Clarkston News Editor
Clad in camouflage and carrying a canteen, Lamont Williams Jr. of Clarkston helps keep the public safe at events around the community.
The Clarkston Junior High School student is a cadet senior airman with the Civil Air Patrol’s Oakland Composite Squadron, which provides volunteers to help with crowd control and overnight security.
“Local police relies on the cadets – they work closely with them,” said Amy Williams, Lamont’s mother. “It lowers the number of officers they have to put out.”
The 13-year-old joined CAP in January 2015 after a visit to an air show at Oakland County Airport.

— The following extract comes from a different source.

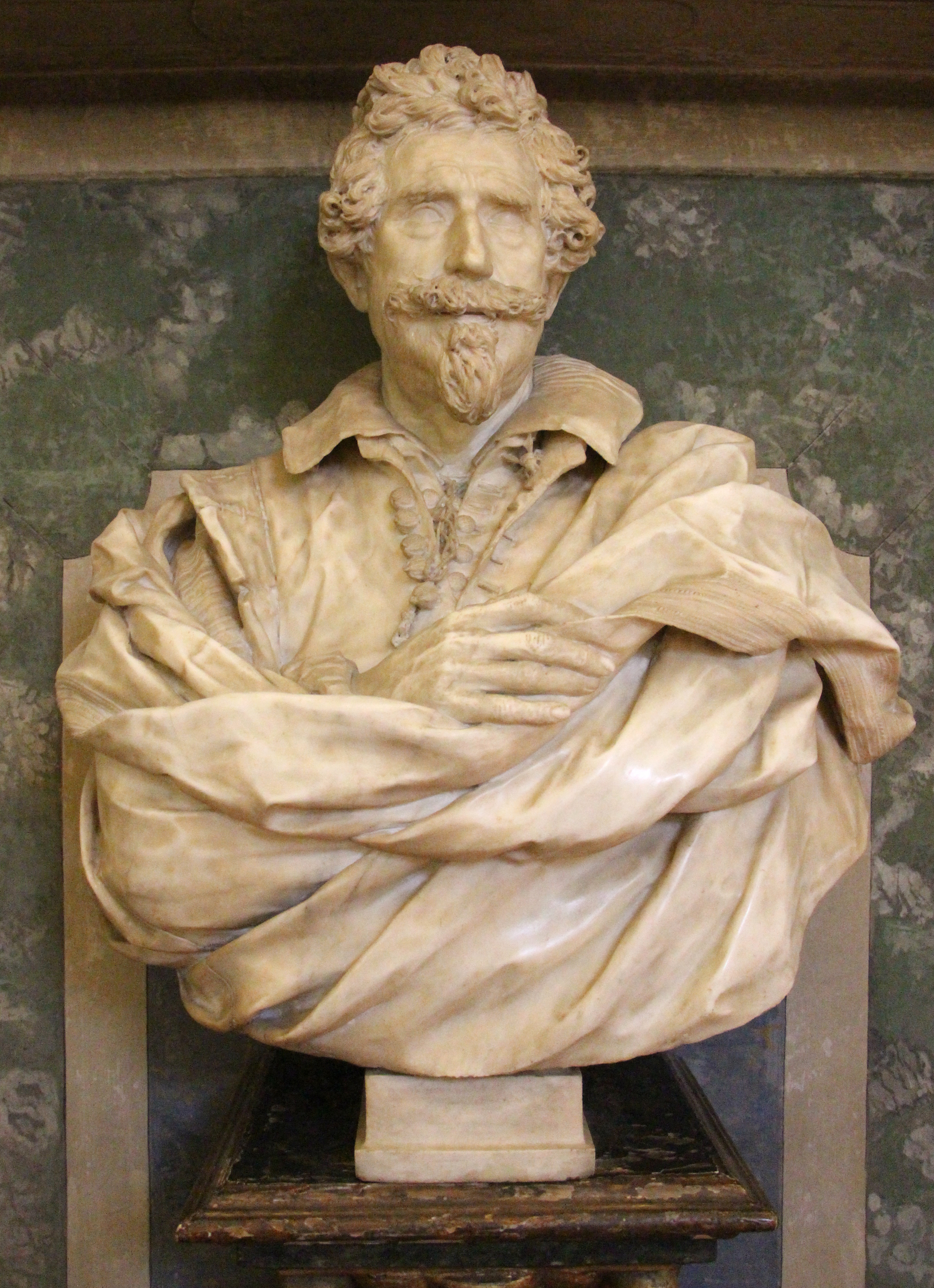 Casa Buonarroti - Camera degli Angioli

“I like planes,” he said. “My favorite was the B-17 Flying Fortress from World War II. I liked the creativity in the design, with all the guns.”
Cadet senior airman is the fourth enlisted rank in the Civil Air Patrol cadet program, and includes instruction in leadership, aerospace, and physical fitness.

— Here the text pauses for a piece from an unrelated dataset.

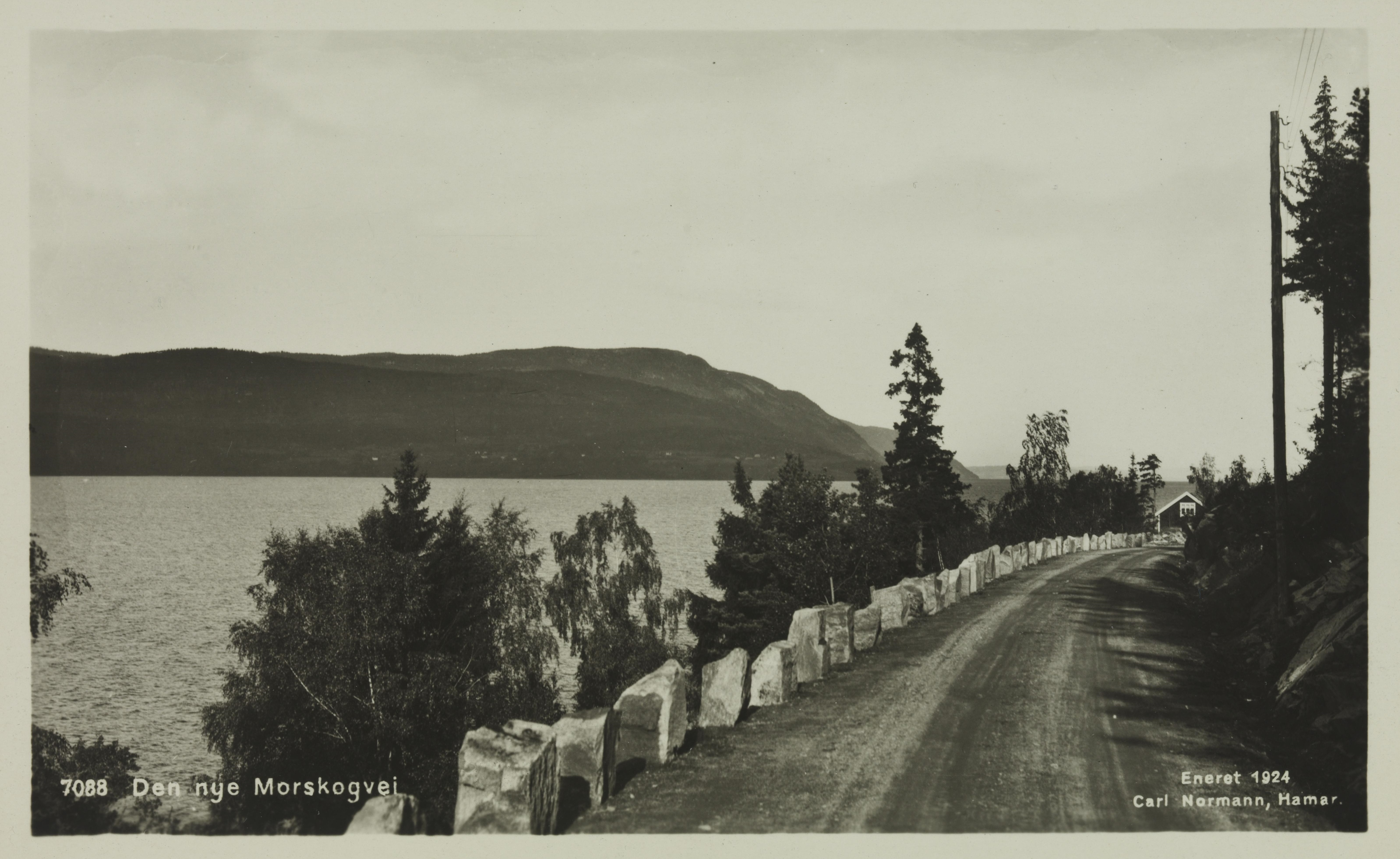 Bildet er hentet fra Nasjonalbibliotekets bildesamling Morskogen, Eidsvoll, Akershus, beskåret for penere visning

He earned the Mary Feik Achievement ribbon when he was promoted to that rank. Achievements for which he has been decorated also include recruiter, for signing up two or more cadets, and the General J. F. Curry and General H. H. “Hap” Arnold achievement ribbons.
He’s working on his Wright Brothers Achievement award, which is earned along with the Cadet Staff Sergeant rank.

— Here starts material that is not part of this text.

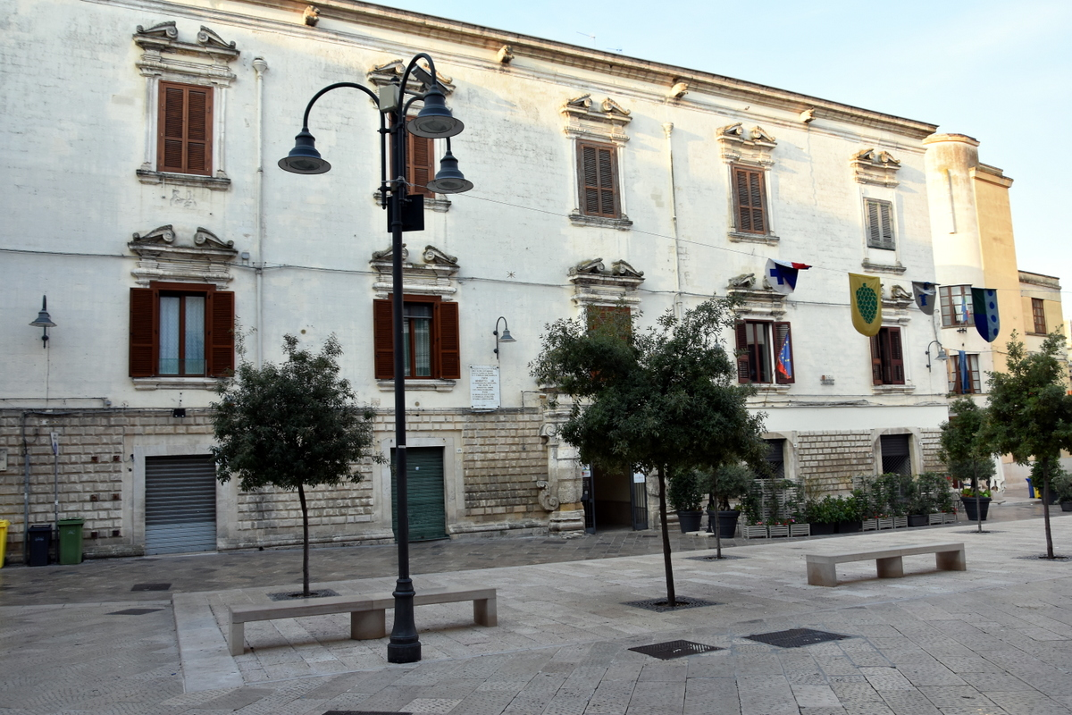 Piazza della Repubblica. Palazzo del Principe. This is a photo of a monument which is part of cultural heritage of Italy.

He also earned the Rocketry badge during an encampment in Alpena, learning STEM and aerospace engineering skills.
“That’s amazing. These kids are amazing,” Amy said. “It also looks amazing on college applications.”
Oakland Composite Squadron meets on Tuesdays at the Oakland County Sheriff’s Office in Pontiac, goes on summer encampments at Alpena Air Force Base, and visits places like the Museum of the U.S. Air Force in Dayton, Ohio.
“They get to go behind the scenes, where people don’t usually get to go,” Amy said.
They also helped out at Operation Good Cheer, collecting Christmas presents for children in foster care.
“We loaded piles of presents for kids onto planes,” Lamont said.
He enjoys studying rocketry and hopes to attend a Search and Rescue academy next year at Camp Grayling.
Encampments, usually at least a week long, include classes on aerospace education, the United States Air Force, life skills, cadet programs, physical training, leadership development, drill and ceremony, and outdoor activities such as land-navigation competitions.
“We won – we had time to build a snowman at every single marker,” Lamont said.
“You guys are hilarious,” Amy said.
Already learning how to fly, he plans to remain active with CAP as an adult. He’s considering joining the Air Force after high school. If he does, his service with CAP would look very good, he said.
“They have a box you can check for that,” he said.
He also enjoys swimming and playing the piano.